5.9.07

Meu quarto, meu mundo



O sueco Jens Lekman, 26 anos, admite que nunca leu Viagem ao Redor do Meu Quarto, do francês Xavier de Maistre. Mas assume que o título do livro de 1794 serviu de guia espiritual para o álbum Night Falls Over Kortedala (***), que chega hoje às lojas da... Suécia.

Nos Estados Unidos, desembarca só em outubro. No Brasil, talvez nunca.

A referência literária o veste com perfeição. Por dois motivos: 1. O pop barroco de Jens pode até soar às vezes grandioso, mas é arquitetado quase todo em esquema caseiro, e 2. O compositor trabalha com samplers de discos antigos para, no esquema recorte-e-cole, chegar a canções que parecem novinhas em folha.

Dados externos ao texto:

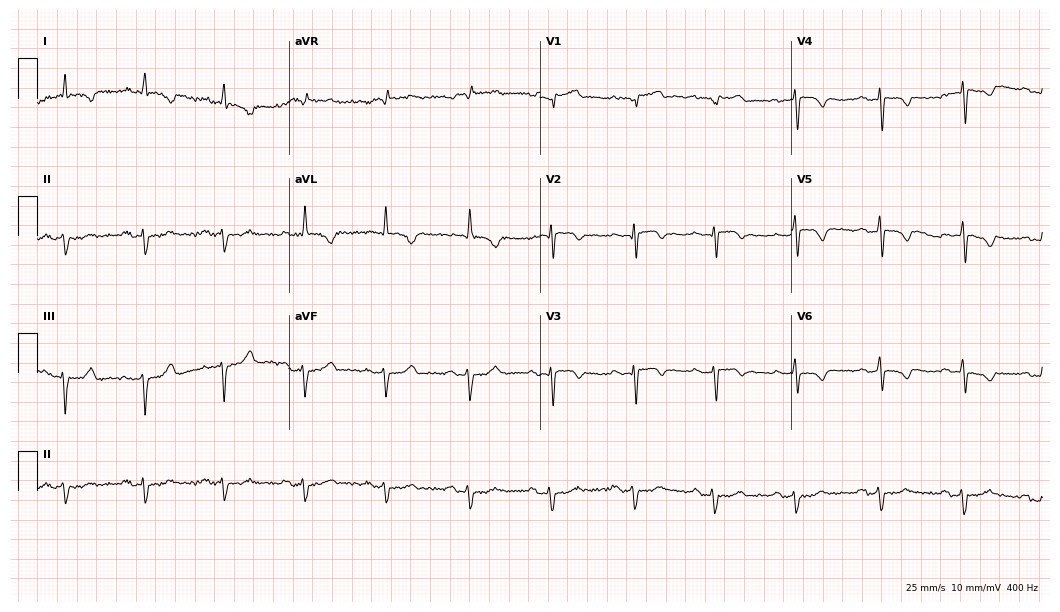
Electrocardiogram (10.2-second recording at 400 Hz), a 67-year-old man. Of the six screened findings (first-degree AV block, right bundle branch block, left bundle branch block, sinus bradycardia, atrial fibrillation, sinus tachycardia), none is recorded. Findings outside these six are not listed.

É, digamos, uma espécie de "homem que copiava" europeu. Pertence sim àquela geração ansiosa que, satisfeita com o título, dispensa o livro. Para economizar tempo.

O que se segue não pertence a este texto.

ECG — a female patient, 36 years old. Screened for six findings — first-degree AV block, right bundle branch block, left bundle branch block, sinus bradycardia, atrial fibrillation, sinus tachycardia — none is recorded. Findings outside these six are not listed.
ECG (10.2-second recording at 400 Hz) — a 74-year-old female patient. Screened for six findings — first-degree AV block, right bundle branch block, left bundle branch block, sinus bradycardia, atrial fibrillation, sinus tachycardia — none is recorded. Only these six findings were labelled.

Essa aflição (e aí está o lado meio milagroso desta história) não transparece no disco, que impressiona pela forma cristalina e elegante como filtra um milhão de influências. Desde já, está cotado para contaminar listinhas de fins de ano de jornalistas daqui, dali e de todo lugar (na Pitchfork, aliás, o álbum recebeu uma nota alta... até demais?).

Se a sonoridade revela tantos detalhes quanto a de um álbum do Sufjan Stevens, a pose de crooner irônico e deprê faz de Jens descendente do Magnetic Fields, de Jarvis Cocker, de Morrissey. Mas ele tem marca: usa melodias pomposas para observar o cotidiano de um bairro sueco monótono da janela de uma casa friorenta. "Não haverá beijos esta noite", e ele começa assim, na faixa And I Remember Every Kiss.

Logo depois, arrisca embalos disco, arranha um rockabilly datado, desaba de amores em baladonas monumentais. Trancado no quarto, mas com a cabeça a mil.

O álbum é lançado na Suécia pelo selo Service.